The SAM adopts a bottleneck structure similar to ResNet to emphasize or suppress features at different spatial locations. Firstly, the feature is projected onto the reduced dimension $R^{c/r\times H\times W}$ by 1 × 1 convolution, then two 3 × 3 dilation convolutions are used to effectively utilize the context information, and finally further dimensionality reduction by a 1 × 1 convolution obtains spatial attention features $M_S\left(F\right)$ with dimension $R^{1 \times H \times W}$. The calculation process is shown in Equation (3).

$$M_S\left(F\right)=BN\left(f_3^{1 \times 1}\left(f_2^{3 \times 3}\left(f_1^{3 \times 3}\left(f_0^{1 \times 1}\left(F\right)\right)\right)\right)\right)$$

(3)

$M_C\left(F\right)$ and $M_S\left(F\right)$ are added together and activated by the $Sigmoid$ activation function to generate 3D attention features $M\left(F\right)$, as shown in Equation (4). $M\left(F\right)$ is multiplied by the input feature map $F$ and then added to the input feature map $F$ to obtain the final feature map $F^{\prime }$, as shown in Equation (5).

$$M\left(F\right)=\sigma \left(M_C\left(F\right)+M_S\left(F\right)\right)$$

(4)

$$F’=F+F\otimes M\left(F\right)$$

(5)

2.5. Camera Calibration

After the texture angle of the space-time image is obtained, it is necessary to further utilize the principle of projection transformation to achieve the conversion between the world coordinate system and the pixel coordinate system, so as to obtain the actual distance represented by each pixel, which is denoted by $k_x$. Having selected a calibration point on the riverbank as the origin of the world coordinate system, the line connecting this origin to another calibration point on the same horizontal plane is considered the x-axis direction, and the perpendicular line from the origin to the calibration point on the opposite bank is considered the y-axis direction.
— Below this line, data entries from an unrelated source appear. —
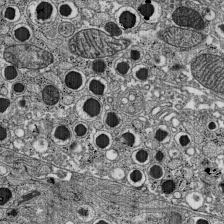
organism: C57BL Mouse
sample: Pancreatic islet
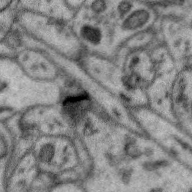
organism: Zebra finch
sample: Brain
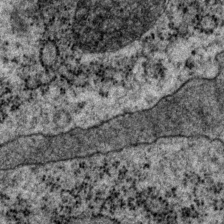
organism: P. pacificus
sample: Pharynx
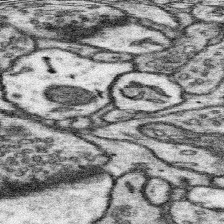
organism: Mouse
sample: Somatosensory cortex neuropil
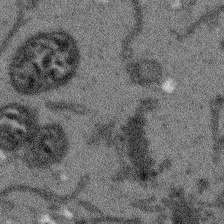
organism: Arabidopsis thaliana
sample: Root tip
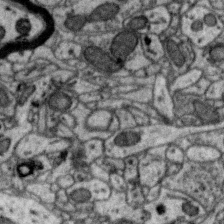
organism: Zebra finch
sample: Brain
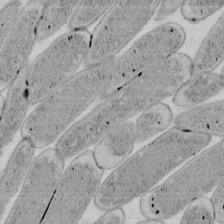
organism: E. coli
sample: Bacterial nucleoid
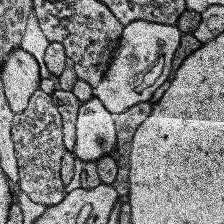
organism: Human
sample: Temporal Lobe
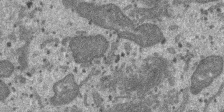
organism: Human
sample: Lung epithelial cells infected with SARS-CoV-2
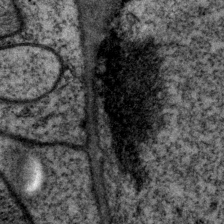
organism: P. pacificus
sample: Pharynx
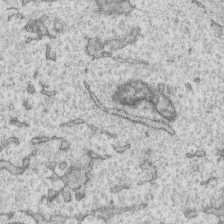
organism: Human
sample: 1205lu cells
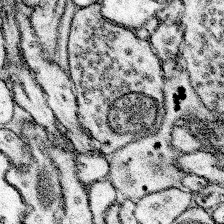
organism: Mouse
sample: Somatosensory cortex neuropil
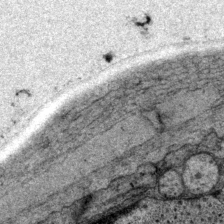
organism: P. pacificus
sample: Pharynx
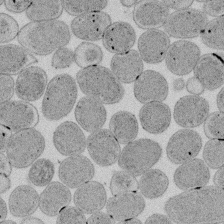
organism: E. coli
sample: Bacterial nucleoid
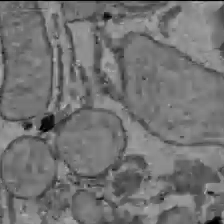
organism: C57BL Mouse
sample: Liver
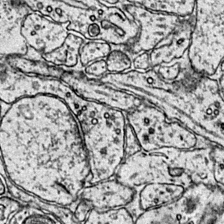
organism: Mouse
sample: Primary visual cortex
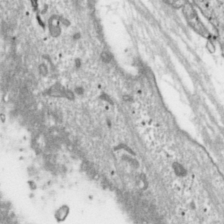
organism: Toxoplasma gondii
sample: Parasites in a vacuole inside a host cell
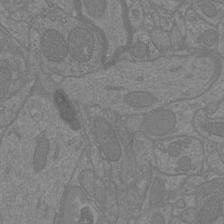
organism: Mouse
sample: Cortical neurons
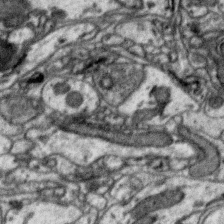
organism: Zebra finch
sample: Brain
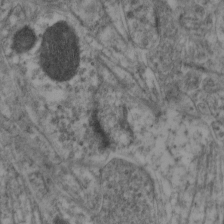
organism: Mouse
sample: Neocortex
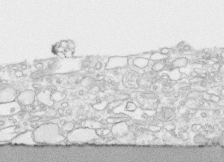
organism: Human
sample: CRL-1474
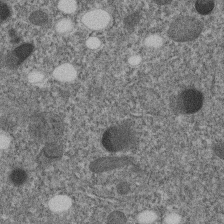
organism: C. elegans
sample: C. elegans embryo early stage
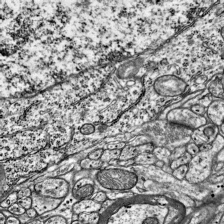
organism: Mouse
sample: Visual Cortex
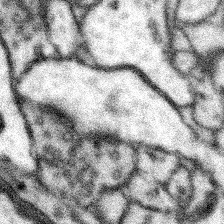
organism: Mouse
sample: Somatosensory cortex neuropil
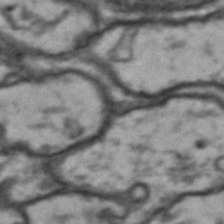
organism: Drosophila
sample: Brain
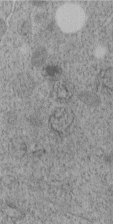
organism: C. elegans
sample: C. elegans embryo early stage
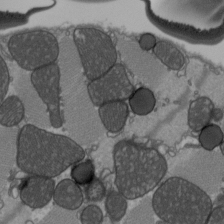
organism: C57BL Mouse
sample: Heart
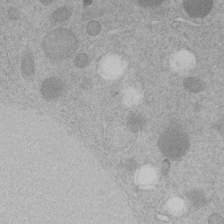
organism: C. elegans
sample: C. elegans embryo early stage
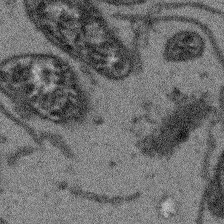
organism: Arabidopsis thaliana
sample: Root tip
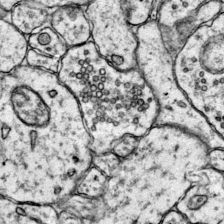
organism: Mouse
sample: Primary visual cortex

According to the positional relationship of the ground calibration points, the world coordinates of each calibration point are measured by a total station, and the pixel coordinates correspond one by one. Assuming a point $(i,j)$ in the pixel coordinate system corresponds to the position $(x,y,z)$ in the world coordinate system, the transformation relationship can be expressed as Equation (6), ${\eta }_{mn}(m,n=1–3)$ is the corresponding transmission transformation matrix.
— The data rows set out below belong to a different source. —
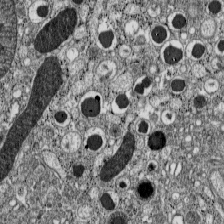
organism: C57BL Mouse
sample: Pancreatic islet
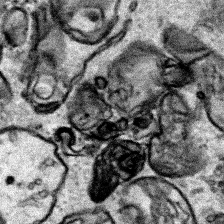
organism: Human
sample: Mitochondria in HCT116 cells
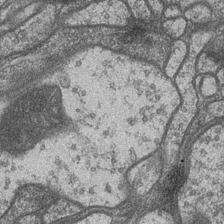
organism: Drosophila
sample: Optic medulla
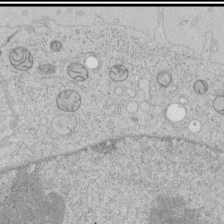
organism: Human
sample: Mitochondria in HCT116 cells
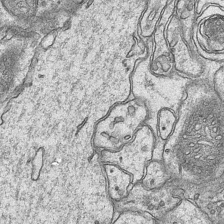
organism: Mouse
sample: CA1 Hippocampus
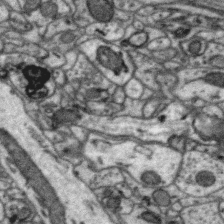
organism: Zebra finch
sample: Brain
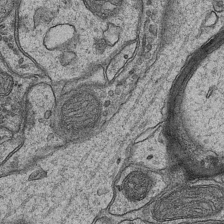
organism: Mouse
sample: CA1 Hippocampus
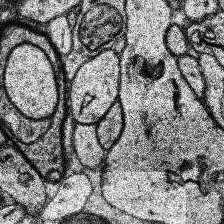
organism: Human
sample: Temporal Lobe
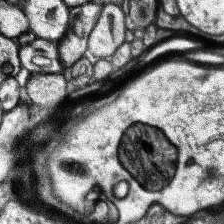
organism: Human
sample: Temporal Lobe
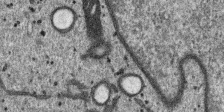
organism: Human
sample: Lung epithelial cells infected with SARS-CoV-2
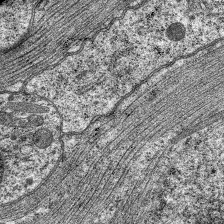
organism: C. elegans
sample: Pharynx
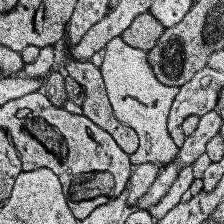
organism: Human
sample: Temporal Lobe
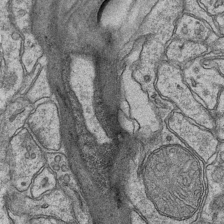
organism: Mouse
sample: CA1 Hippocampus
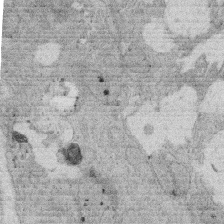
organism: Rat
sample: Salivary granule
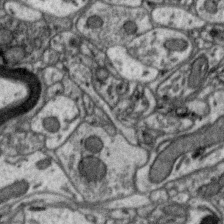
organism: Zebra finch
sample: Brain
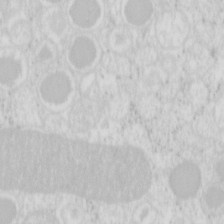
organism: Mouse
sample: Pancreas
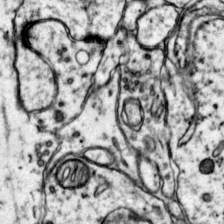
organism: Mouse
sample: Primary visual cortex
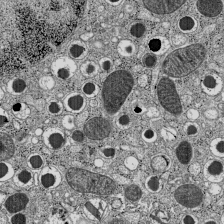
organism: C57BL Mouse
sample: Pancreatic islet
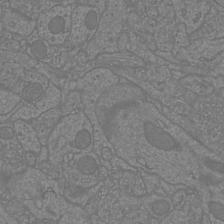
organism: Mouse
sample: Cortical neurons
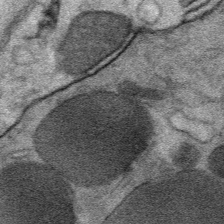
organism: Mouse
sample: Mouse Salivary gland
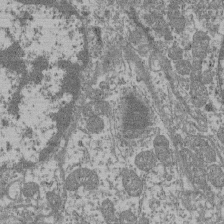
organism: Mouse
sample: Glomerulus
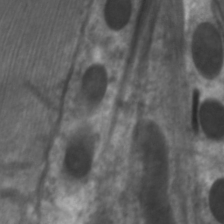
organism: C. elegans
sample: Pharynx
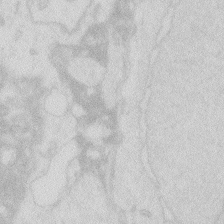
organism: Zebrafish
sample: Macrophage
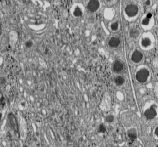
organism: C57BL Mouse
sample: Pancreatic islet

$$\left[\begin{array}{c}x\\ y\\ z\end{array}\right]=\left[\begin{array}{ccc}{\eta }_{11}& {\eta }_{12}& {\eta }_{13}\\ {\eta }_{21}& {\eta }_{22}& {\eta }_{23}\\ {\eta }_{31}& {\eta }_{32}& {\eta }_{33}\end{array}\right]\left[\begin{array}{c}i\\ j\\ 1\end{array}\right]$$

(6)

After expanding the equation, the final coordinate relationship is shown in Equation (7). Therefore, the position of the ground calibration points and the velocimetry points on the river section in the world coordinate system can be accurately marked in the pixel coordinate system.

$$\left\{\begin{array}{c}x={\displaystyle \frac{{\eta }_{11}i+{\eta }_{12}j+{\eta }_{13}}{{\eta }_{31}i+{\eta }_{32}j+{\eta }_{33}}}\\ y={\displaystyle \frac{{\eta }_{21}i+{\eta }_{22}j+{\eta }_{23}}{{\eta }_{31}i+{\eta }_{32}j+{\eta }_{33}}}\end{array}\right.$$

(7)

2.6. Calculation of River Velocity and Discharge

After calculating the river surface velocity, the total discharge and mean velocity are calculated according to the velocity–area method. As shown in Figure 7, the arrow direction represents the flow of water. Suppose that the surface flow velocity of the measuring point $i$ is $V_i$, and the width between the measuring points $i-1$ and $i$ is $d_i$, and $h_{i-1}$ and $h_i$ denote the actual water depth (m) corresponding to the vertical line of the measuring points $i-1$ and $i$, respectively, then the partial area $S_{i-1,i}$ between the two measuring points is shown in Equation (8).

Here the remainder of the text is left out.